The added amount of a fixing agent is preferably between 30 and 200 g/liter
and more preferably between 50 and 120 g/liter.
As the ratio of the composition volume of a supplied bleach-fixing
composition, the volume of one partial composition is preferably between
0.01 and 100 times that of the other partial composition; more preferably
between 0.1 and 10 times, and most preferably between 0.5 and 2 times.
The total volume of the bleach-fixing composition supplied onto the
emulsion layer of a silver halide light-sensitive photographic material is
preferably between 10 and 160 ml per m.sup.2 of the light-sensitive
material; more preferably between 10 and 120 ml, and most preferably
between 20 and 100 ml.
The supply volume of the bleach-fixing composition to a silver halide
light-sensitive photographic material is preferably proportional to the
exposure amount to the light-sensitive material.
EMBODIMENTS OF THE INVENTION
The embodiment of an automatic processor for silver halide light-sensitive
photographic materials of the present invention is explained in detail
with reference to the figures below. In this embodiment, the development
process of the automatic processor for silver halide light-sensitive
photographic materials is described.
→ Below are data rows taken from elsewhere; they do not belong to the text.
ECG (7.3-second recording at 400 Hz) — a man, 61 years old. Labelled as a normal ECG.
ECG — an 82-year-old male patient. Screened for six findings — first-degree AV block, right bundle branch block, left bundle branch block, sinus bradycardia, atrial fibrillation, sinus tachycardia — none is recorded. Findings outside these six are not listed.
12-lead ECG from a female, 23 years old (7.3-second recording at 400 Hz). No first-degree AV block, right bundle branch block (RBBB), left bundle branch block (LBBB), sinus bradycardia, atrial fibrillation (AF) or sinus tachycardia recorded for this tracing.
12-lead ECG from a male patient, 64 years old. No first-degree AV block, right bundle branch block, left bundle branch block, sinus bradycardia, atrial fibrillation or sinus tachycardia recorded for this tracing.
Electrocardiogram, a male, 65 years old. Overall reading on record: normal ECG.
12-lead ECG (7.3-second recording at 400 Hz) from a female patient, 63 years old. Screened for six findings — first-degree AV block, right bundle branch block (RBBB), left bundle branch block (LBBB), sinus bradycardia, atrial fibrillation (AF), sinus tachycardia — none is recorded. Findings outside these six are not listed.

The description is applied to fixing,
washing processes, etc. in the same manner.
EXAMPLE 1
FIG. 1 is a schematic constitution view of a development process of an
automatic processor and FIG. 2 is an enlarged schematic constitution view
of a coating supply section. In this automatic processor, a development
process CD, a bleach-fixing process BF, a stabilizing process ST, and a
drying process DR are provided. In this development process CD, a
conveyance path 3 is formed which conveys a silver halide light-sensitive
photographic material P, employing a plurality of conveyance rollers 2,
and this conveyance path is provided in the horizontal direction. The
silver halide light-sensitive photographic material P is cut into a sheet
before being conveyed to the development process CD, and is conveyed while
an image forming surface P1 is positioned in the upper side. In the
conveyance path 3 conveying the silver halide light-sensitive photographic
material P, a preheat section 10, a coating supply section 20, and a
squeeze section 30 are arranged in the order of the light-sensitive
material conveying direction.
In the preheat section 10, the conveyance roller 2 is arranged in the upper
side of the conveyance path 3 and a heat roller 11 is arranged in the
lower side of the conveyance path 3, while facing the conveyance roller 2.
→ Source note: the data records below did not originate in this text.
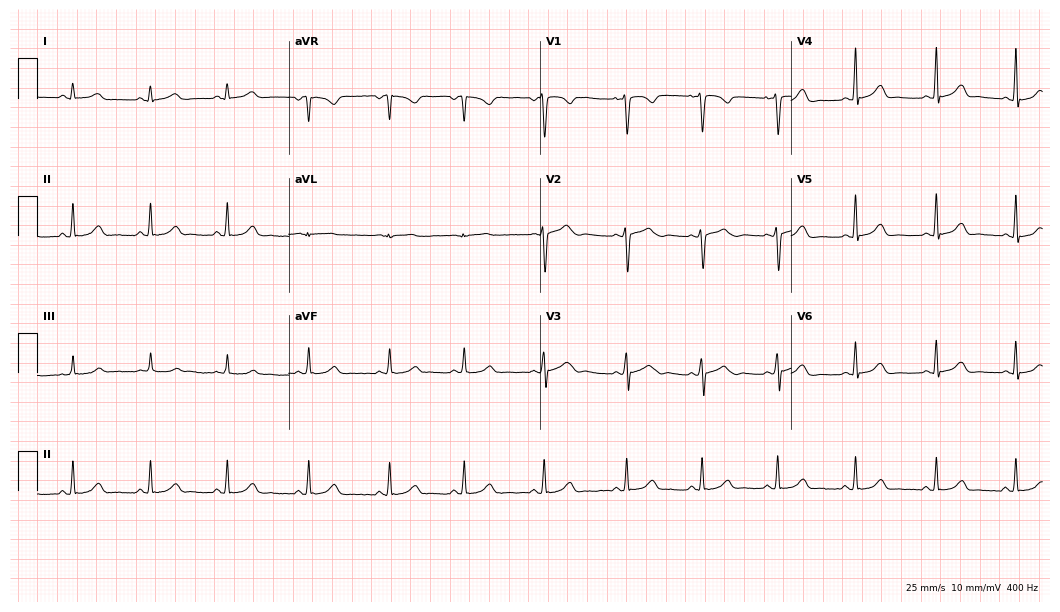
12-lead ECG from a 19-year-old female. Labelled as a normal ECG.
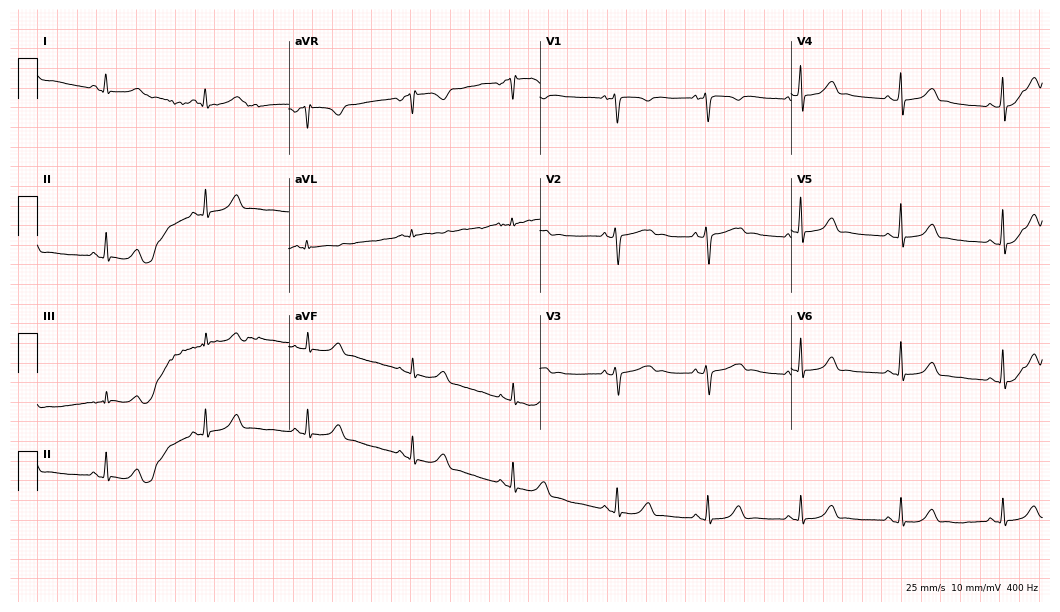
Electrocardiogram, a 21-year-old female. Overall reading on record: normal ECG.
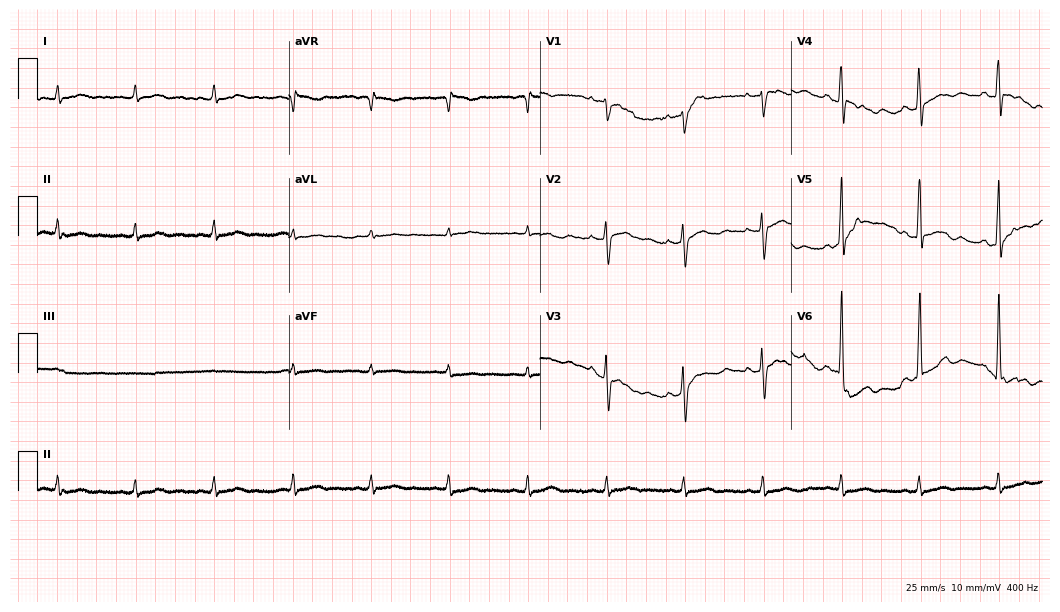
Resting 12-lead electrocardiogram (10.2-second recording at 400 Hz). Patient: a female, 54 years old. None of these six findings is recorded: first-degree AV block, right bundle branch block, left bundle branch block, sinus bradycardia, atrial fibrillation, sinus tachycardia. Other findings, if any, are not listed.
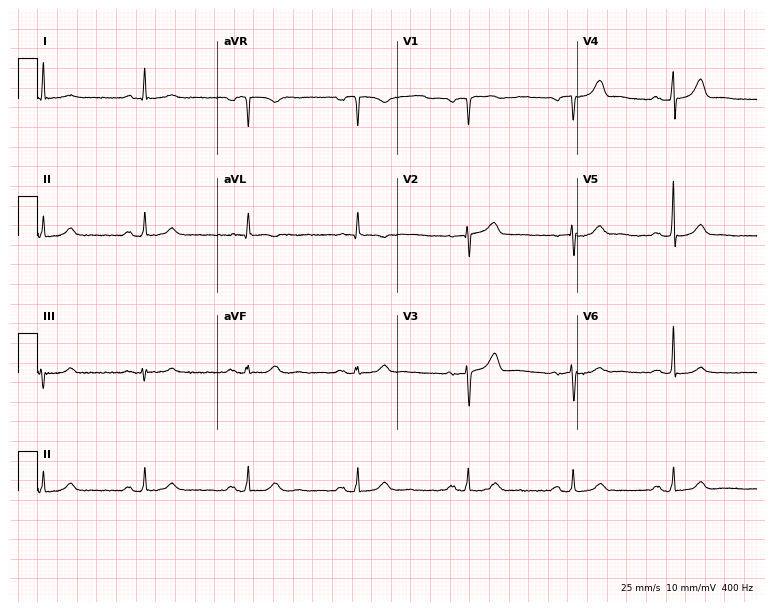
Electrocardiogram (7.3-second recording at 400 Hz), a man, 71 years old. Overall reading on record: normal ECG.
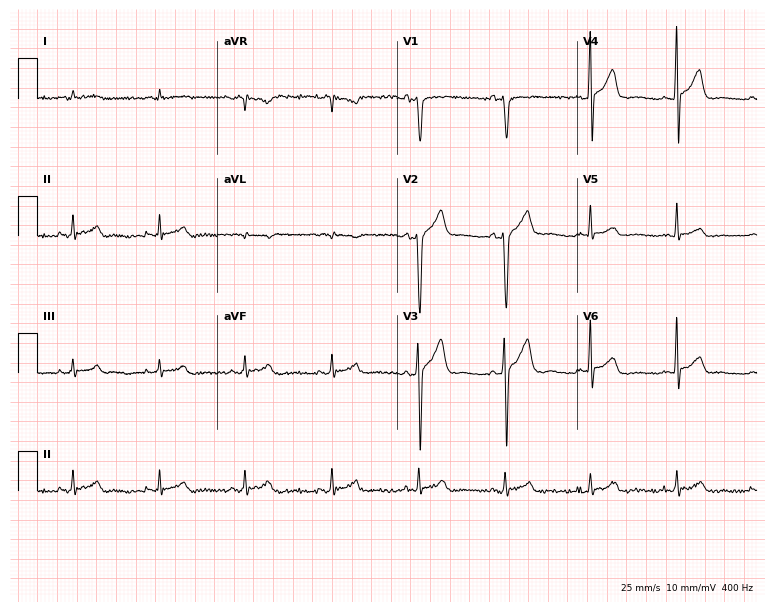
Standard 12-lead ECG recorded from a 59-year-old male patient (7.3-second recording at 400 Hz). None of these six findings is recorded: first-degree AV block, right bundle branch block, left bundle branch block, sinus bradycardia, atrial fibrillation, sinus tachycardia.
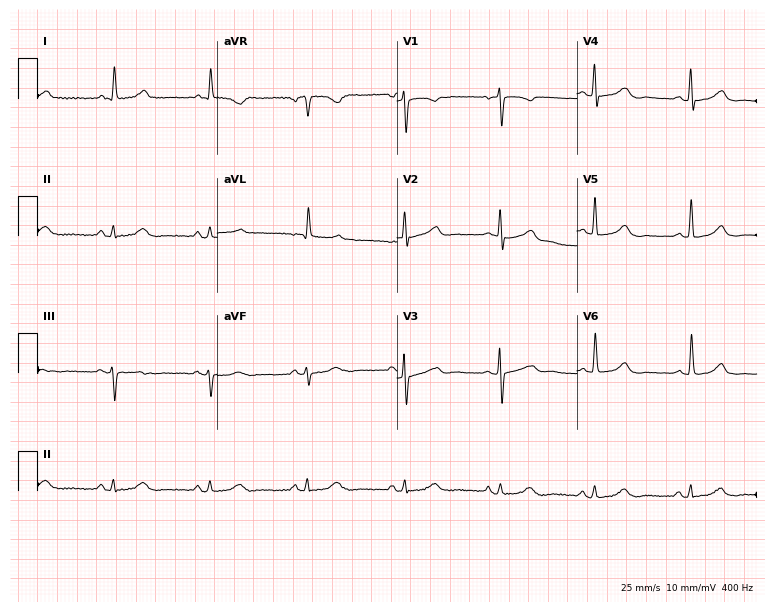
Electrocardiogram (7.3-second recording at 400 Hz), an 82-year-old woman. Of the six screened findings (first-degree AV block, right bundle branch block (RBBB), left bundle branch block (LBBB), sinus bradycardia, atrial fibrillation (AF), sinus tachycardia), none is recorded.
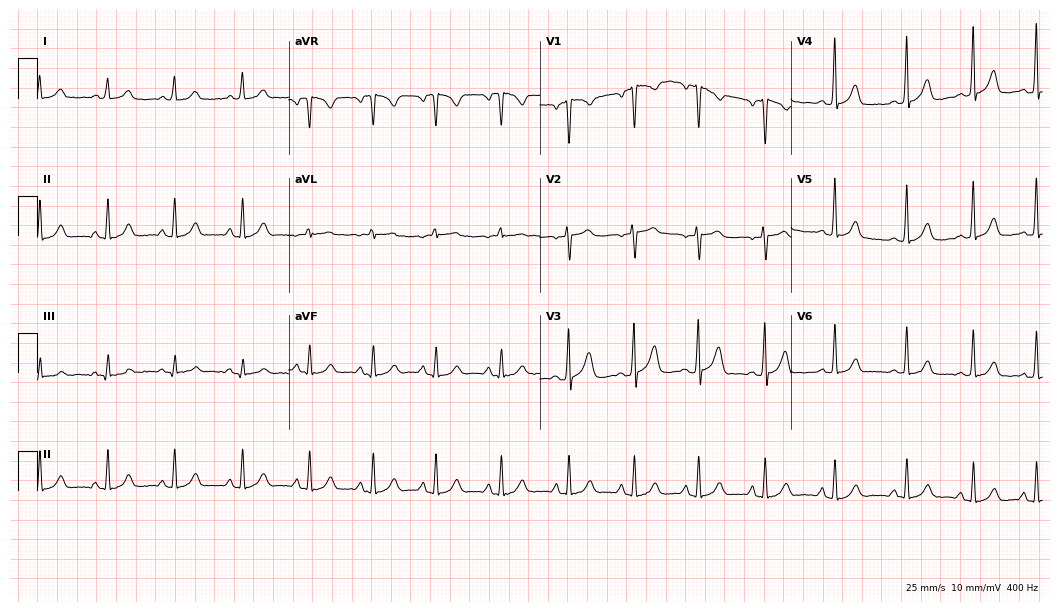
ECG (10.2-second recording at 400 Hz) — a female, 40 years old. Labelled as a normal ECG.

In the heat roller 11, a heater 12 is built in and this heat roller 11
constitutes a heating means to supply heat to the silver halide
light-sensitive photographic material P to conduct processing. The silver
halide light-sensitive photographic material P is heated to the range of
45 to 95.degree. C., more preferably to the range of 50 to 90.degree. C.,
and most preferably to the range of 60 to 80.degree. C., at which
advantages of the present invention are improved.
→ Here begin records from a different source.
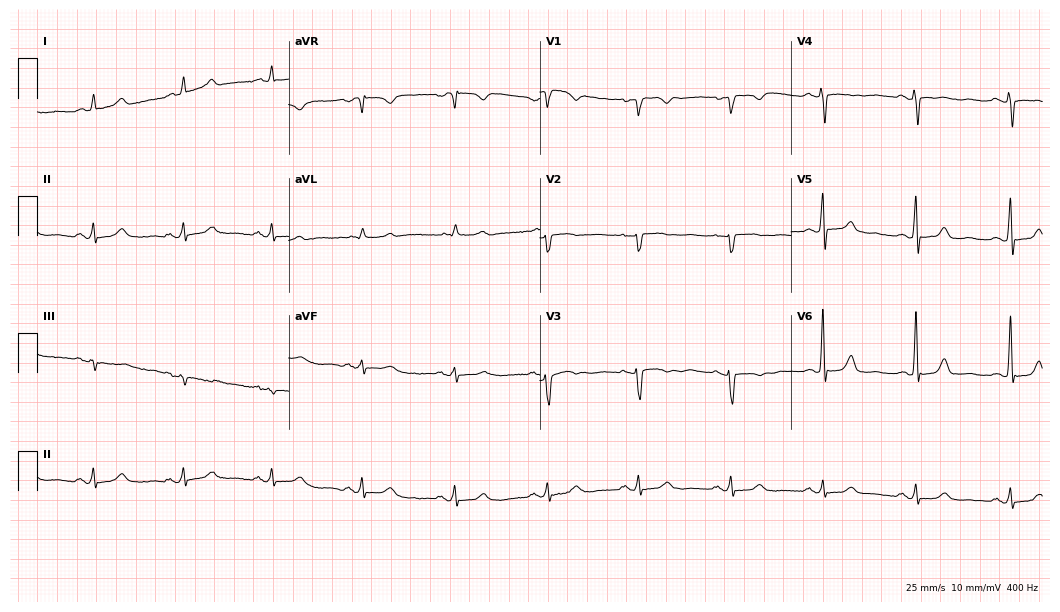
12-lead ECG from a 64-year-old female. Screened for six findings — first-degree AV block, right bundle branch block, left bundle branch block, sinus bradycardia, atrial fibrillation, sinus tachycardia — none is recorded. Findings outside these six are not listed.
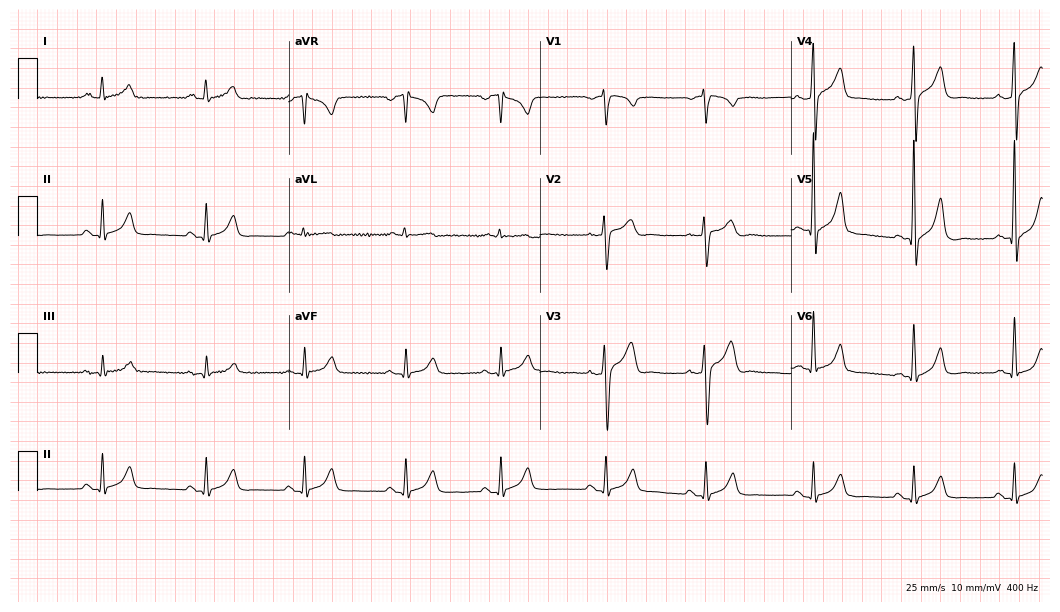
Standard 12-lead ECG recorded from a 41-year-old male (10.2-second recording at 400 Hz). Read as a normal ECG.
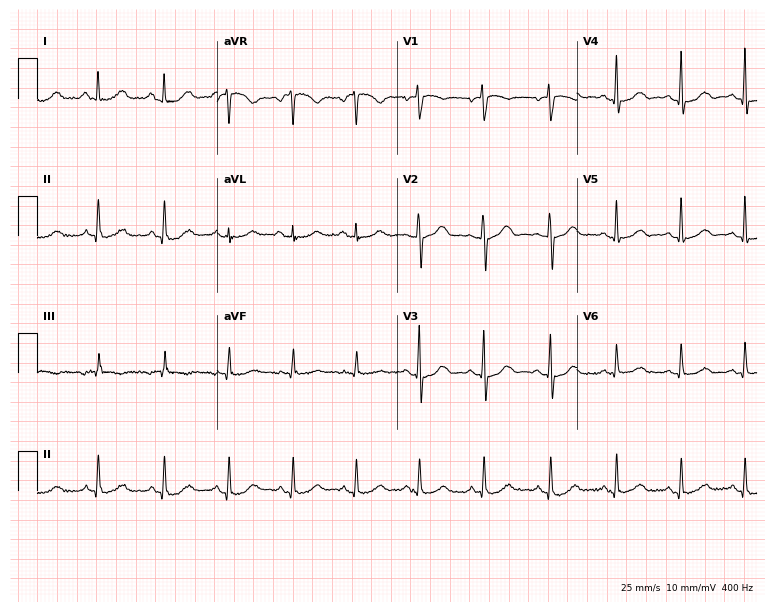
Electrocardiogram, a 53-year-old female patient. Of the six screened findings (first-degree AV block, right bundle branch block (RBBB), left bundle branch block (LBBB), sinus bradycardia, atrial fibrillation (AF), sinus tachycardia), none is recorded.

In the coating supply section 20, a composition supplying pipe 22 which
coats the processing composition onto the image forming surface P1 of the
silver halide light-sensitive photographic material P is provided, and the
interia of the supplying pipe 22 is divided two chambers 90a and 90b.
Partial composition a and partial composition b are filled in the chambers
90a and 90b respectively. The partial compositions are ejected out through
the supply exits 23a and 23b, and they are mixed during the time of
flowing along with the wall of a composition supply pipe 22.
The processing composition supply means 22a and 22b each supplies
processing compositions a and b from processing tanks 25a and 25b via a
pump Pu such as a bellows pump or a tube pump.
Furthermore, the processing composition supply amount from the composition
supply outlets 23a and 23b constituting a mixing means to the image
forming surface P1 of the silver halide light-sensitive photographic
material P is set at 10 to 160 ml per m.sup.2. When the total processing
composition supply amount is less than the set amount, a supply shortage
is caused, while when the total amount is more than the set, the
processing composition is wasted. By setting the total processing
composition supply amount at 10 to 160 ml per m.sup.2, an appropriate
amount of the processing composition can be supplied.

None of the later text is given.